→ **Your goal**: The copy you produce must repeat each record exactly and contain no pictures.

→ **Records drawn from a dataset**:
══════
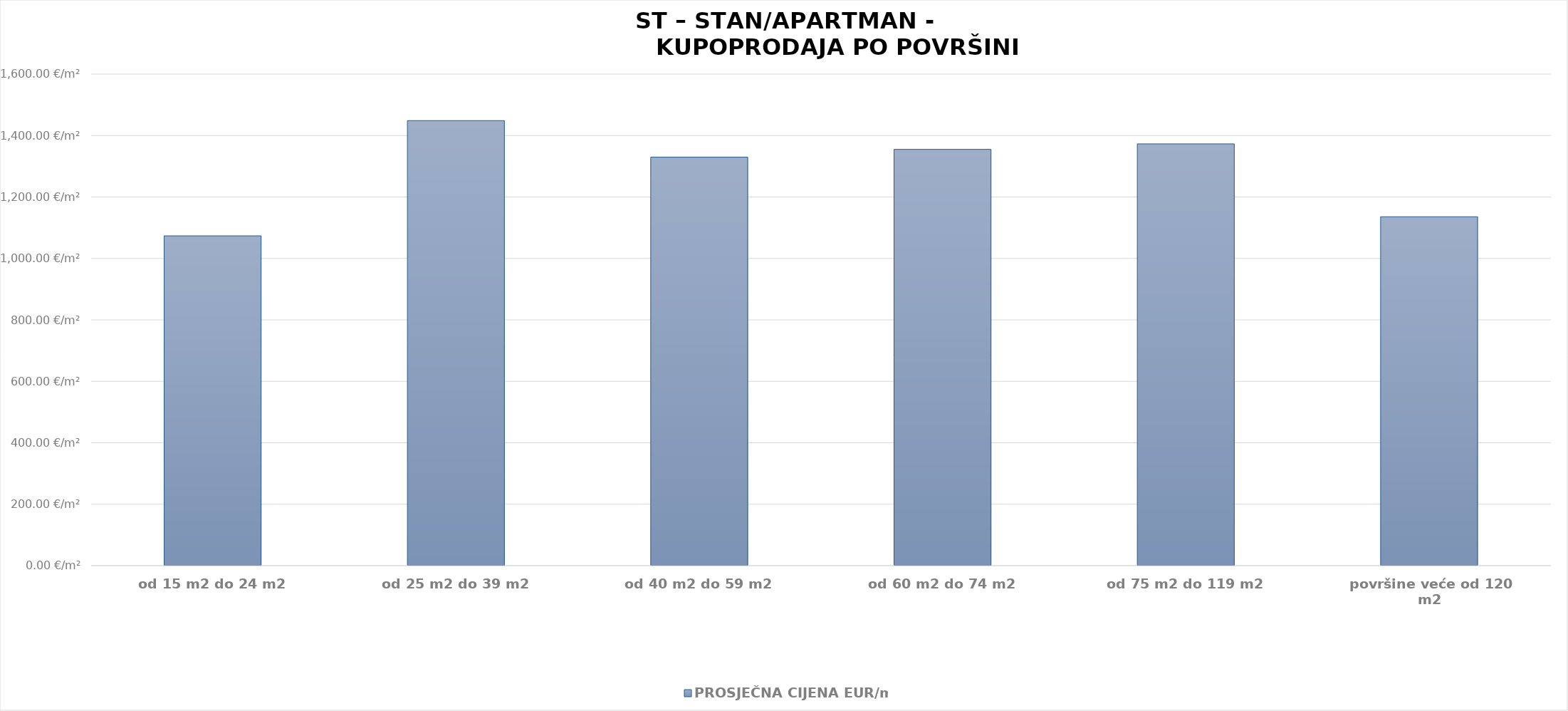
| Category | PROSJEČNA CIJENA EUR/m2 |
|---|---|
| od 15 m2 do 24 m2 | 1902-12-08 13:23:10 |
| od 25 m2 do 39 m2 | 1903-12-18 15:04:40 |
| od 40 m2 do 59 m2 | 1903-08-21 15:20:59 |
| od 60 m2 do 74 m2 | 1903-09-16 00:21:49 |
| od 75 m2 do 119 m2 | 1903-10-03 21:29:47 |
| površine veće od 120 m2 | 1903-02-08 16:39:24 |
══════
→ **Answer to the problem**:
| Category | PROSJEČNA CIJENA EUR/m2 |
|---|---|
| od 15 m2 do 24 m2 | 1902-12-08 13:23:10 |
| od 25 m2 do 39 m2 | 1903-12-18 15:04:40 |
| od 40 m2 do 59 m2 | 1903-08-21 15:20:59 |
| od 60 m2 do 74 m2 | 1903-09-16 00:21:49 |
| od 75 m2 do 119 m2 | 1903-10-03 21:29:47 |
| površine veće od 120 m2 | 1903-02-08 16:39:24 |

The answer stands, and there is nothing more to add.